Monday, August 29, 2011

Active learning: going mobile in India

I've been using "clickers" since 2002 in all my courses. Clickers are polling devices that students use during class to answer multiple-choice questions that I include in my slides. They encourage students to participate (even the shy ones), they give the teacher immediate feedback about students' knowledge, and are a great ice-breaker for generating interesting discussions. Of course, clickers are also fun. Most students love this active learning technology (statistically speaking, around 90% love it and 10% don't).

Clicker technology has greatly evolved since 2002. Back then, my students would watch me (in astonishment) climbing on chairs before class to place receivers above the blackboard, to allow their infra-red, line-of-sight clickers (the size of TV remotes) to reach the receivers. The receivers were the size of a large matchbox. Slowly the clickers and receivers started shrinking in size and weight...


A few years later came the slick credit-card-size radio-frequency (RF) clickers that did not require line-of-sight. My receiver shrunk to the size of an obese USB stick.

I still love clickers, but am finding their price (hardware and software) unreasonable for education purposes. The high prices ($40/clicker in the USA) are also applicable in India, as I've discovered (a quote of over $4,000 for a set of 75 clickers and a receiver raised my eyebrows to my hairline). In addition, now that everyone carries around this gadget called a mobile phone, why burden my students with yet-more-hardware?


This brought me to research using mobiles for polling. I discovered www.polleverywhere.com, which offers a facility for creating polls via their website, then embedding the polls into slides (Power Point etc.). Students can respond with their mobile phones by sending an SMS, tweeting, or using the Internet. I am especially interested in the mobile option, to avoid needing wireless Internet connection, smartphones, or laptops in class.


So, how does this work in India?
The bad news: While in the USA and Canada the SMS option is cheap (local number), polleverywhere.com does not have a local number for India (you must text an Australian number).

The good news: Twitter! Students with Bharti Airtel plans can tweet to respond to a poll (that is, send an SMS to a local number in India). I just tested this from Bhutan, and tweeting works beautifully.

The even-better news: Those using other Indian carriers can still tweet using the cool workaround provided by www.smstweet.in. This allows tweeting to a number in Bangalore.
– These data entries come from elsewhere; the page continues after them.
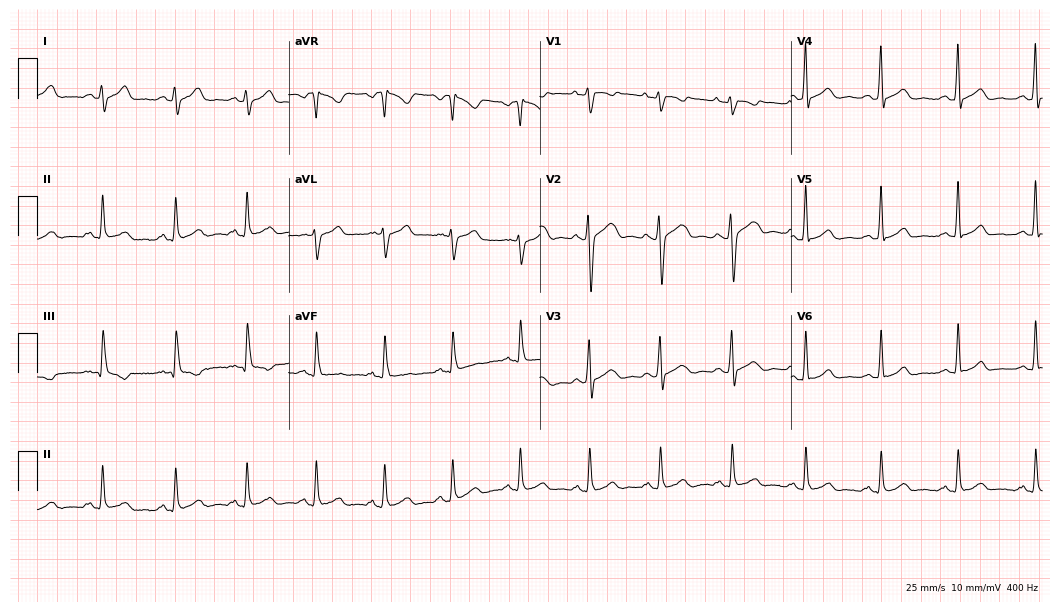
12-lead ECG from a 38-year-old male. Labelled as a normal ECG.
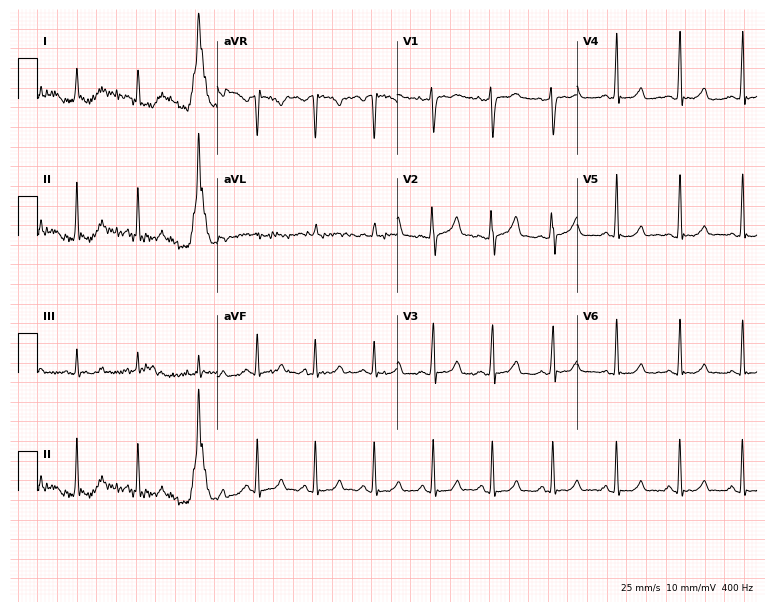
12-lead ECG from a 34-year-old female. Recorded interpretation: within normal limits.
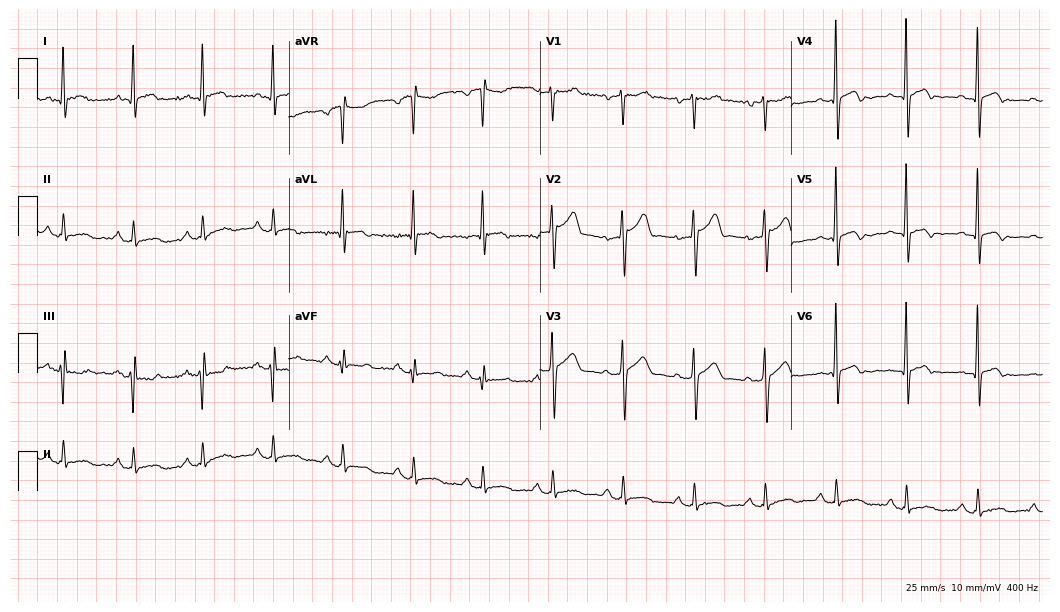
Standard 12-lead ECG recorded from a 46-year-old man. Read as a normal ECG.
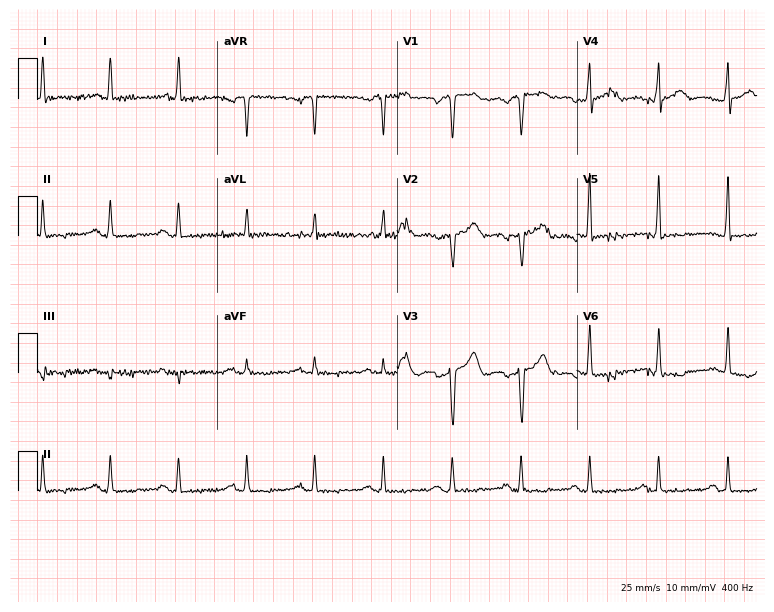
Standard 12-lead ECG recorded from a 67-year-old man. None of these six findings is recorded: first-degree AV block, right bundle branch block, left bundle branch block, sinus bradycardia, atrial fibrillation, sinus tachycardia. Findings outside these six are not listed.

The cost? A fraction to the university (around $700/year for 200 students using the system in parallel) and only local SMS cost to the students. How well will this system work in practice? I am planning to try it out in my upcoming course Business Intelligence Using Data Mining @ ISB, and will post about my experience.

3 comments:

Galit Shmueli said...

I used the polleverywhere.com system for the first time today at Indian School of Business -- all seemed to work nicely, except that the polls would not show up in my PPT. Perhaps b/c I loaded PPT 2007 instead of 2010. In any case, I quickly moved to my browser, where I could display the polls online.

Testing again in my office after class looks fine, so I will report back after the Thurs class.

Students seemed to like the system, and all figured out the online or SMS business after a few slides. In fact, some liked it so much that they kept entering more and more answers - I had to "Close Poll" to get back the attention.

One main difference from clickers is that everyone sees the answers as they come in, so later students can see what the earlier students selected... Herding effects?

Mike McCue said...

Regarding the "herding effect": I am intending on using polleverywhere for an elementary school. I believe that the students will be mesmerized by the constantly moving bars and will strive to manipulate the bars rather than provide their real answer. To combat this, I will freeze the projector screen as soon as I show the poll. Thus, I'll be able to see the results and will then unfreeze so they can see the results.

Since you've been using clickers for so long and have a better feel for this, do you think this method will work? Or am I solving a problem that won't really exist...

Galit Shmueli said...

Hi Mike,
There's an easier way to avoid the real-time updating of the bars in PE: Change the look to a table. The table does not show the answers, only the number of responses as responses come in. Then you hit "close poll" and switch to graph mode.